Con i Marble Valley, Steve West, ex Pavement, ci riprova con questo secondo album, “Wild Yams”, che segna defintivamente l’intenzione di riprendere l’attività musicale. Ed è decisamente un buon segno, perché Wild Yams, seppure non sarà mai ricordato come album storico di questo inizio millennio, è sicuramente un lavoro ottimamente confezionato.

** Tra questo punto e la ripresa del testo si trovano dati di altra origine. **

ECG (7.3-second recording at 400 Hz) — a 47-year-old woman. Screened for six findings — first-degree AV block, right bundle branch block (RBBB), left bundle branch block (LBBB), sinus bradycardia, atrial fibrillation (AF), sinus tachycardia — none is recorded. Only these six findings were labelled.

Campeggia su tutto la melodia, che West e la sua band (James Waudby alle chitarre, Carl Hogarth alle tastiere e sinto, Beige al basso, Remko Schouten ai sintetizzatori, Andy Dimmack alla batteria) inseguono senza timore di apparire commerciali, e con il risultato di non riuscirci mai, regalando così belle canzoni che magari non diventeranno hits assolute ma si fanno ascoltare volentieri. I sintetizzatori non prevalgono, cosicché è mantenuta la struttura rock, un rock decisamente indie, ma con richiami a Beatles, al country, al pop britannico.

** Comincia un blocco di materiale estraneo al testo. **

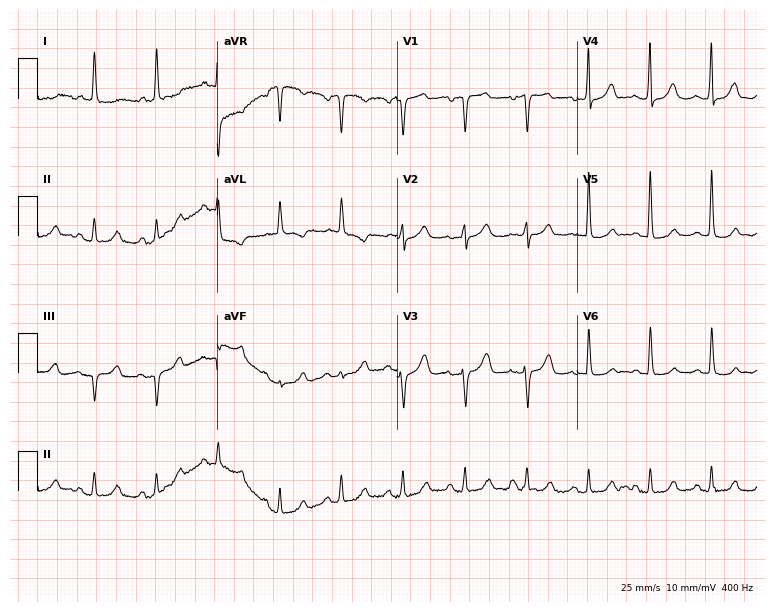
12-lead ECG from a male patient, 78 years old. No first-degree AV block, right bundle branch block, left bundle branch block, sinus bradycardia, atrial fibrillation or sinus tachycardia recorded for this tracing.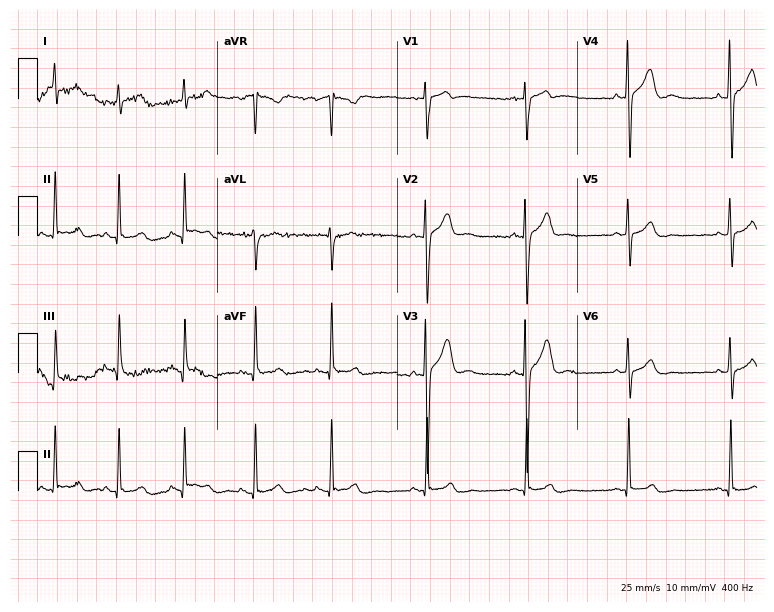
12-lead ECG from a man, 21 years old (7.3-second recording at 400 Hz). Recorded interpretation: within normal limits.

Si possono così gustare piacevolmente la poetica I could Drink an Ocean, forse il pezzo migliore, o la dolce Fag & Ah light, o pezzi più duri e cupi come Sunshine Rayland, mentre non guasta l’elettronica in Computer Man, anche questa molto poppeggiante, che viene giù facile ma decisamente gradevole.
L’unico difetto di quest’album è che non esplode mai: prosegue lineare lungo la sua scelta melodica (e magari dopo 13 pezzi qualcuno la troverà anche troppo uguale a se stessa) e non regala molti passaggi di stile, ma almeno i Marble Valley non si lasciano prendere dalla frenesia di sperimentare a tutti i costi per imporsi in qualche modo nei circuiti di nicchia.
L’album resta un buon lavoro, ma la sensazione è che in futuro il gruppo potrà fare anche meglio.